Dear friends, in your visit here you will see the naked truth. Yesterday, we celebrated the end of apartheid in South Africa. Today, you see apartheid blossoming here most efficiently. Yesterday, we celebrated the fall of the Berlin Wall. Today, you see the wall rising again, coiling itself like a giant snake around our necks. A wall – not to separate Palestinians from Israelis, but to separate Palestinians from themselves, and from any view of the horizon. Not to separate history from myth, but to weld together history and myth with a racist ingenuity.
Life here, as you see, is not a given, it’s a daily miracle. Military barriers separate everything from everything. And everything – even the landscape – is temporary and vulnerable. Life here is less than life, it is an approaching death. And how ironic that the stepping up of oppression, of closures, of settlement expansion, of daily killings that have become routine – that all this takes place in the context of what is called the “peace process;” a process revolving in an empty circle, threatening to kill the very idea of peace in our suffering hearts.
Peace has two parents: Freedom and Justice. And occupation is the natural begetter of violence. Here, on this slice of historic Palestine, two generations of Palestinians have been born and raised under occupation. They have never known another – normal – life. Their memories are filled with images of hell. They see their tomorrows slipping out of their reach. And though it seems to them that everything outside this reality is heaven, yet they do not want to go to that heaven. They stay, because they are afflicted with hope.

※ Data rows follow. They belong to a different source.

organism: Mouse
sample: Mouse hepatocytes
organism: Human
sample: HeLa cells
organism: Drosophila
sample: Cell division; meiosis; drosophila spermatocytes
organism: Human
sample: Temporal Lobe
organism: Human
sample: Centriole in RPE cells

In this difficult condition of history, Palestinian writers live. Nothing distinguishes them from their countrymen – nothing except one thing: that writers try to gather the fragments of this life and of this place in a literary text; a text they try to make whole.
I have spoken before of how difficult it is to be Palestinian, and how difficult it is for a Palestinian to be a writer or a poet. On the one hand you have to be true to your reality, and on the other you have to be faithful to your literary profession. In this zone of tension between the long “State of Emergency” and between his literary imagination, the language of the poet moves. He has to use the word to resist the military occupation. And he has to resist – on behalf of the word – the danger of the banal and the repetitive. How can he achieve literary freedom in such slavish conditions? And how can he preserve the literariness of literature in such brutal times?

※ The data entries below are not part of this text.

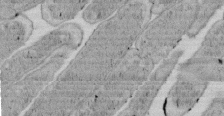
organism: E. coli
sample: Bacterial nucleoid
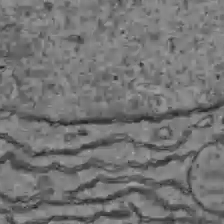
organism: C57BL Mouse
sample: Liver
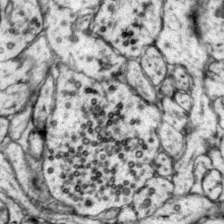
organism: Mouse
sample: Primary visual cortex
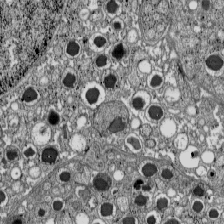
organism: C57BL Mouse
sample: Pancreatic islet

The questions are difficult. But each poet or writer has their own way of writing themselves and their reality. The one historic condition does not produce the one text – or even similar texts, for the writing selves are many and different. Palestinian literature does not fit into ready-made molds.
Being Palestinian is not a slogan, it is not a profession. The Palestinian is a human being, a tormented human being who has daily questions, national and existential, who has a love story, who contemplates a flower and a window open to the unknown. Who has a metaphysical fear, and an inner world utterly resistant to occupation.
A literature born of a defined reality is able to create a reality that transcends reality – an alternative, imagined reality. Not a search for a myth of happiness to flee from a brutal history, but an attempt to make history less mythological, to place the myth in its proper, metaphorical place, and to transform us from victims of history, into partners in humanizing history.
My friends and colleagues, thank you for your noble act of solidarity. Thank you for your brave initiative to break the psychological siege inflicted upon us. Thank you for resisting the invitation to dance on our graves. Know that we are still here; that we still live.